For good reason, cast iron skillets are a favorite in American kitchens. With proper care, they can endure for generations and are resilient and adaptable. Cast iron works flawlessly whether you’re baking cornbread, frying bacon, or searing a steak.
Even though these pans are fantastic, they aren’t ideal for every situation.
Actually, cooking some foods in a cast iron skillet can cause rust, alter the flavor of your food, or harm the seasoning.
These are the best foods and cooking practices to stay away from if you want your skillet to last and your food to continue tasting delicious.
1. Acidic foods, such as tomatoes
Cast iron is harmed by acidic substances like vinegar, lemon juice, and tomatoes.
These foods have the potential to remove the seasoning from the pan. Worse yet, they may react with the iron itself and impart an odd, metallic flavor to your food.
You can occasionally cook a quick tomato dish in a well-seasoned skillet.
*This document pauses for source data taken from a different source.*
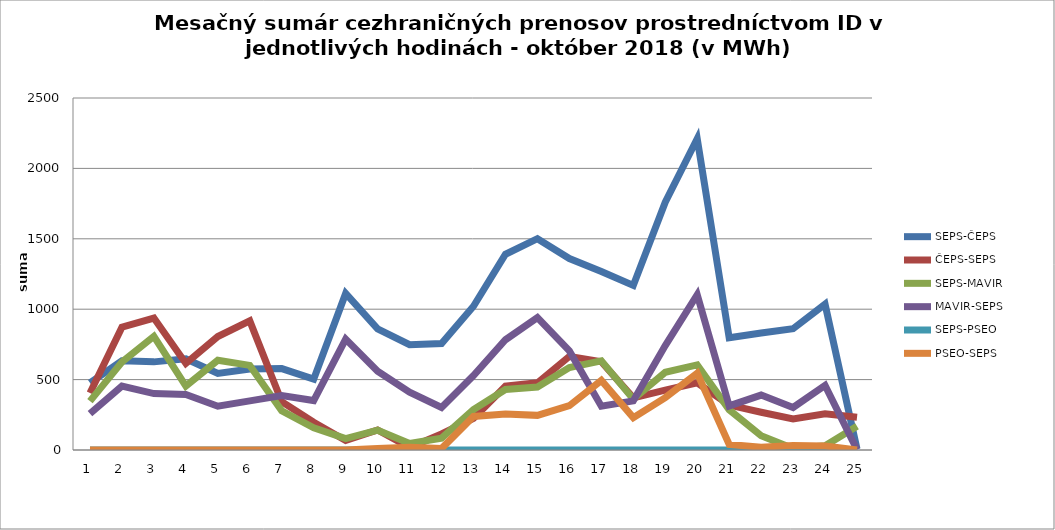
| Category | SEPS-ČEPS | ČEPS-SEPS | SEPS-MAVIR | MAVIR-SEPS | SEPS-PSEO | PSEO-SEPS |
|---|---|---|---|---|---|---|
| 1.0 | 476 | 405 | 347 | 258 | 0 | 0 |
| 2.0 | 633 | 872 | 625 | 454 | 0 | 0 |
| 3.0 | 626 | 937 | 807 | 401 | 0 | 0 |
| 4.0 | 648 | 615 | 454 | 395 | 0 | 0 |
| 5.0 | 544 | 806 | 637 | 311 | 0 | 0 |
| 6.0 | 575 | 917 | 601 | 349 | 0 | 0 |
| 7.0 | 578 | 343 | 279 | 386 | 0 | 0 |
| 8.0 | 503 | 197 | 157 | 351 | 0 | 0 |
| 9.0 | 1112 | 68 | 81 | 788 | 0 | 0 |
| 10.0 | 860 | 142 | 141 | 559 | 0 | 10 |
| 11.0 | 748 | 18 | 47 | 411 | 0 | 20 |
| 12.0 | 756 | 114 | 84 | 302 | 0 | 10 |
| 13.0 | 1021 | 224 | 287 | 529 | 0 | 238 |
| 14.0 | 1390 | 453 | 430 | 783 | 0 | 255 |
| 15.0 | 1501 | 477 | 447 | 941 | 0 | 246 |
| 16.0 | 1360 | 665 | 585 | 704 | 0 | 315 |
| 17.0 | 1268 | 627 | 633 | 311 | 0 | 494 |
| 18.0 | 1169 | 370 | 361 | 349 | 0 | 230 |
| 19.0 | 1760 | 425 | 552 | 742 | 0 | 372 |
| 20.0 | 2211 | 477 | 604 | 1103 | 0 | 545 |
| 21.0 | 797 | 319 | 286 | 313 | 0 | 39 |
| 22.0 | 831 | 268 | 102 | 390 | 0 | 20 |
| 23.0 | 861 | 220 | 11 | 302 | 0 | 32 |
| 24.0 | 1036 | 258 | 30 | 459 | 0 | 29 |
| 25.0 | 7 | 233 | 168 | 2 | 0 | 0 |

But acidic stews or slow-simmered sauces? Avoid it at all costs.
Instead: For recipes requiring a lot of acid, use a stainless steel pan or enameled cast iron.
2. Fragile Fish
Cast iron is too brittle for fish like sole, flounder, and tilapia.
These delicate fillets may stick and crumble due to the rough surface and high heat. Nobody wants their next batch of pancakes to taste like last night’s salmon, and fish odors can linger.
A better option is to cook seafood in stainless or nonstick cookware, particularly if you’re dealing with fillets that are prone to flaking.
3. Adhesive or sweet sauces
Cast iron can’t withstand sticky glazes like teriyaki or honey garlic.
These sauces contain sugar that can burn and stick to the top, creating a mess and damaging the seasoning in your pan. In addition to making cleanup a nightmare, your skillet may lose some of its nonstick properties.
The best option is to wait until your cast iron is well seasoned or cook sticky sauces in a nonstick pan.
4. Eggs — Except for Experts
Yes, some people can use cast iron to cook eggs. However, eggs will probably stick unless your pan is well-seasoned.
If you scrape them off, you risk scratching the surface and leaving an uncleanable residue.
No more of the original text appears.